◆ **WHAT THE TASK REQUIRES**: Every line below that contains "Windows" is to be copied.

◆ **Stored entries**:
◇ ◇ ◇ ◇ ◇ ◇ ◇
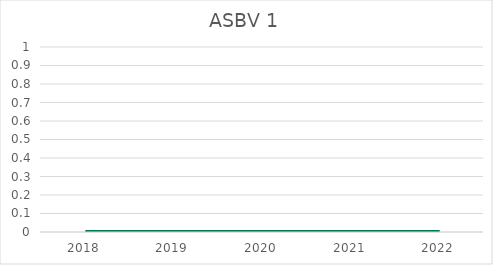
| Category | ASBV 1 |
|---|---|
| 2018.0 | 0 |
| 2019.0 | 0 |
| 2020.0 | 0 |
| 2021.0 | 0 |
| 2022.0 | 0 |
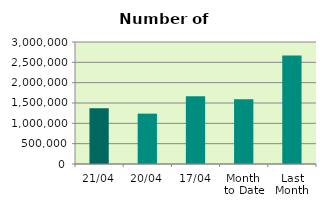
| Category | Series 0 |
|---|---|
| 21/04 | 1368252 |
| 20/04 | 1238748 |
| 17/04 | 1664020 |
| Month 
to Date | 1594074.615 |
| Last
Month | 2666736.455 |
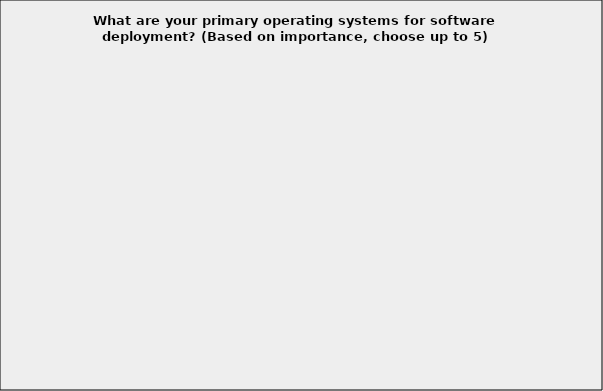
| Category | Series 0 |
|---|---|
| Embedded OS (ex. Embedded Linux, QNX, VxWorks) | 0.061 |
| Linux - Debian | 0.202 |
| Linux - Fedora | 0.061 |
| Linux - RHEL | 0.221 |
| Linux - SUSE | 0.117 |
| Linux - Ubuntu | 0.33 |
| Linux - Other | 0.134 |
| Mac OSX | 0.126 |
| Microsoft Windows (any version of Server or Client) | 0.608 |
| Android | 0.188 |
| Apple iOS | 0.059 |
| Windows Phone | 0.022 |
| Blackberry | 0.009 |
| Oracle Solaris | 0.058 |
| Unix (AIX, HP-UX) | 0.063 |
| Don't know | 0.004 |
| Not Applicable | 0.023 |
| Other (specify) | 0.047 |
◇ ◇ ◇ ◇ ◇ ◇ ◇
◆ **SOLUTION**:
| Microsoft Windows (any version of Server or Client) | 0.608 |
| Windows Phone | 0.022 |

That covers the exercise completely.